あの誕生した2020年。エンタメにとって逆風も逆風。そんななかで、あの場所にサツゲキが生まれた。
正確には、歴史ある映画館の流れを汲んでいて、そういう話も職場の先輩がしてくれながら「つくさんはエンタメが好きだから」と出来たばかりの映画館を案内してくれたのが初対面だったと記憶してる。
当時、私は札幌に来たばっかりの頃だった。友達もおらず(というか、友達は最後までできなかった)ただただ毎日、未知のウイルスに侵食される世界で「ひとりぼっちだな」と思っていた。
そんななか生まれたサツゲキは、商店街のなか、確かな存在感があった。存在感はありながら入ると一つ一つはそんなに大きくないシアターで、でも、それも含めてよかった。
すっぽりとシアターに入って、静かな空間、ぼんやりと始まるのを待つ。
いろんな映画を見たな。
色々と諦めそうになってたタイミングで観た滑走路は言葉の美しさや途方もなさ、それでも、の苦しさもありつつも、でもここに届いたんだよ、と思う強さがあったし、
緊急事態宣言が落ち着いた折か、ともかく外出自粛がようやく和らいで、堂々と映画を観れる中で見た羅小黒戦記は、隣のお姉さんがきっと大ファンで、愛を込めた号泣を見て「映画館で観る豊かさってこうだよな」と思った。あのお姉さんは2も観ただろうか。

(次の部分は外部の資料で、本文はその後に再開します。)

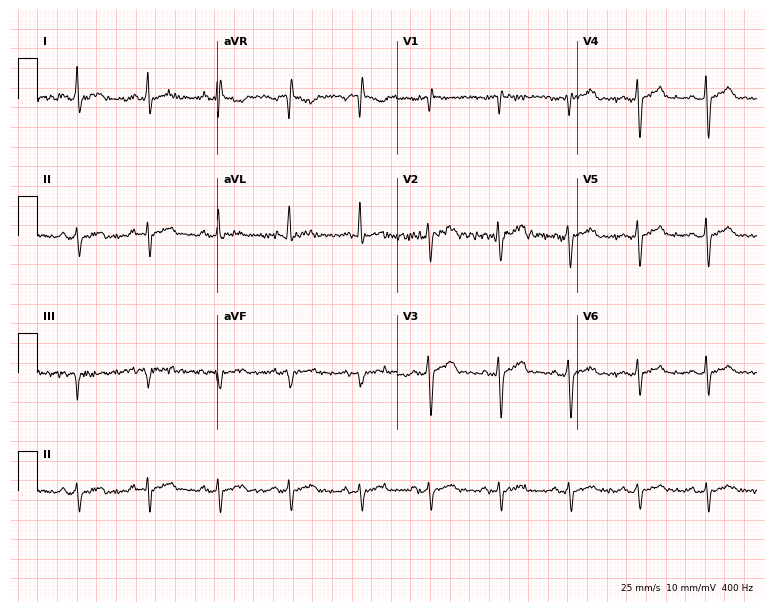
Resting 12-lead electrocardiogram (7.3-second recording at 400 Hz). Patient: a male, 33 years old. None of these six findings is recorded: first-degree AV block, right bundle branch block, left bundle branch block, sinus bradycardia, atrial fibrillation, sinus tachycardia. Only these six findings were labelled.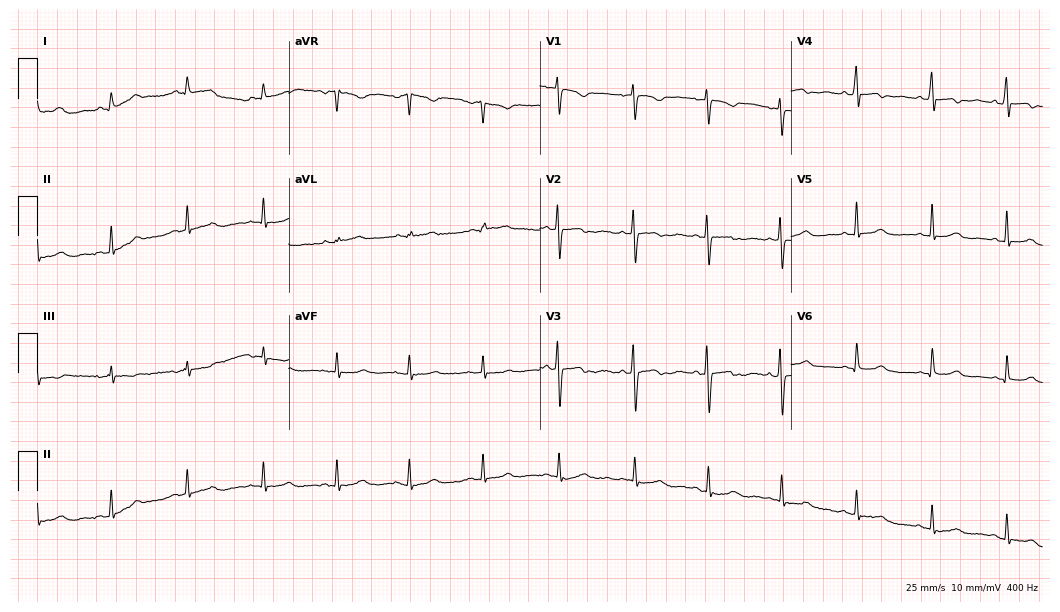
ECG (10.2-second recording at 400 Hz) — a woman, 32 years old. Screened for six findings — first-degree AV block, right bundle branch block (RBBB), left bundle branch block (LBBB), sinus bradycardia, atrial fibrillation (AF), sinus tachycardia — none is recorded. Other findings, if any, are not listed.

仕事が狸小路を抜けた先になったおかげで出勤の時。くたくたで予告を見かけ、「ああ観てみるか」と決めて入ったアジアの天使は、きっともう2度と観れない。見れないけど、全ての瞬間が大切で愛おしくて、じゃあ生活を続けようと決めたっけ。
面白くないと思った映画も確かにあった、あったけど、きっと配信なら出会えない作品たちだった。

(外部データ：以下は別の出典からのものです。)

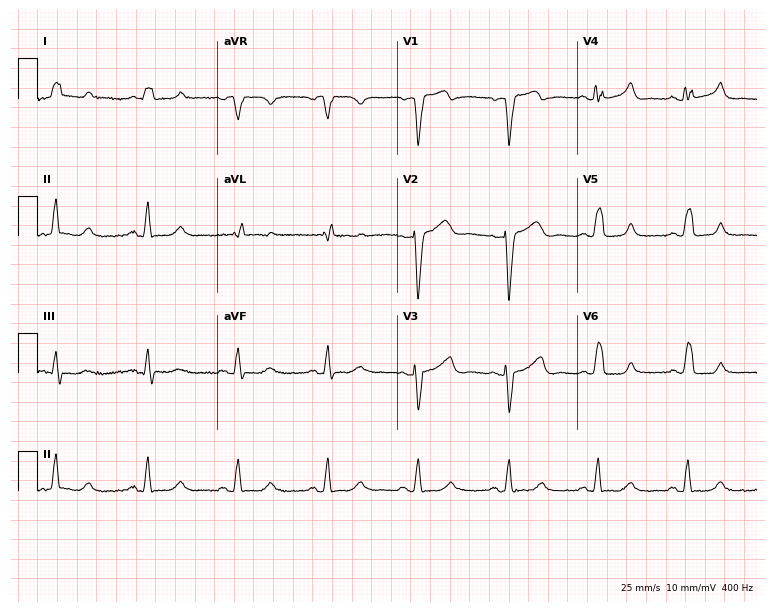
12-lead ECG from a female patient, 82 years old. Screened for six findings — first-degree AV block, right bundle branch block (RBBB), left bundle branch block (LBBB), sinus bradycardia, atrial fibrillation (AF), sinus tachycardia — none is recorded. Other findings, if any, are not listed.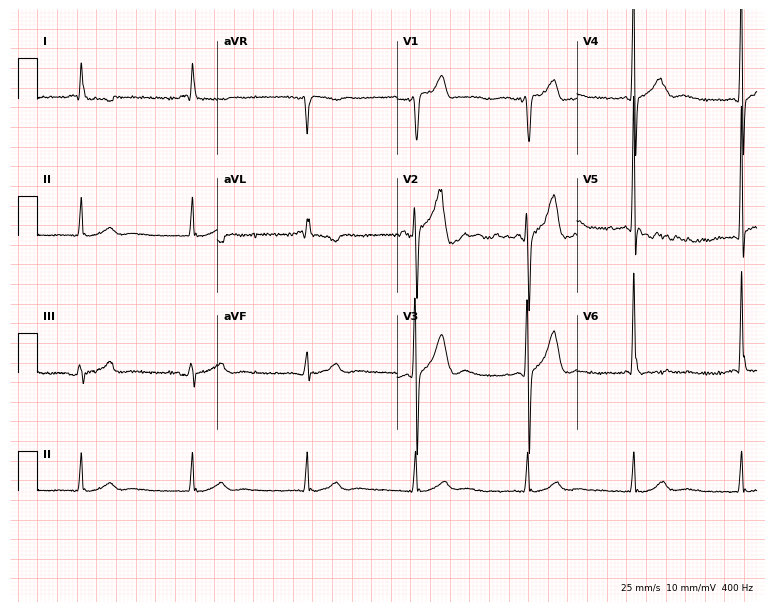
12-lead ECG from a 56-year-old male patient. No first-degree AV block, right bundle branch block, left bundle branch block, sinus bradycardia, atrial fibrillation or sinus tachycardia recorded for this tracing.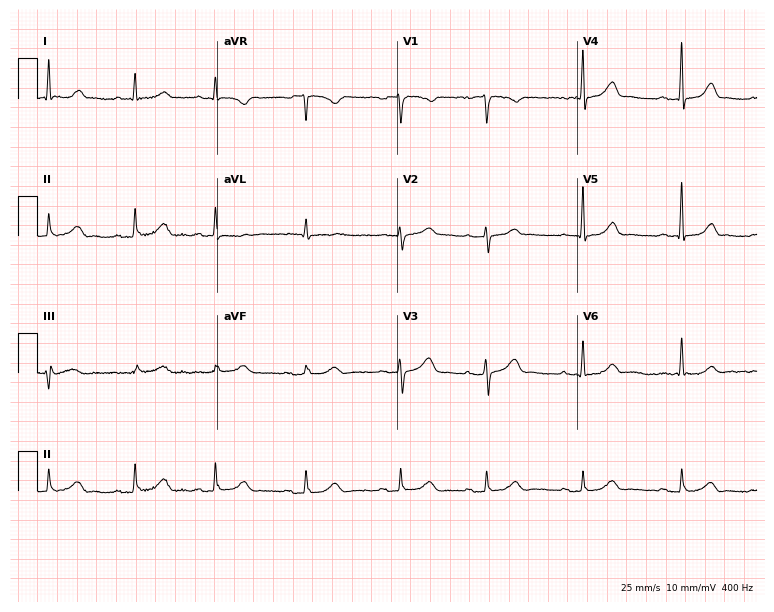
Standard 12-lead ECG recorded from a female, 55 years old (7.3-second recording at 400 Hz). Read as a normal ECG.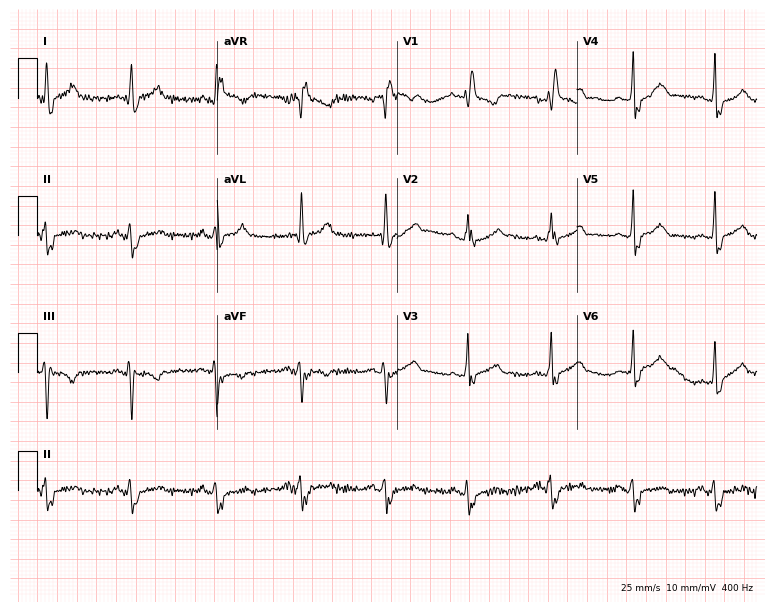
Electrocardiogram (7.3-second recording at 400 Hz), a female patient, 40 years old. Interpretation includes right bundle branch block.

それから、札幌を離れて、だというのに旅行で、無性に映画が観たくて観た、アンダーカレント。ああそうだ、私には映画があるんだっけ、とバラバラになりそうだった感覚が繋ぎ合わされる心地がした、あの日は私にとって必要な日だった。
お金がない中で、それでもと贅沢して買ったコーヒーやパン。次の休みはサツゲキで映画を観るのだと決めて乗り切った仕事。漫画や映画の台詞が刻まれた階段に「何かを好きな人がここにはいる」と念じたこともあった。
確かにあの頃、あの場所が私の逃げ場所だった。
大切なお芝居やライブに行けず、塞ぎ込みがちだった私に「映画がある」と教えてくれたサツゲキに愛情と、敬意を込めて。たくさんの素敵な映画と出逢わせてくれてありがとうございました。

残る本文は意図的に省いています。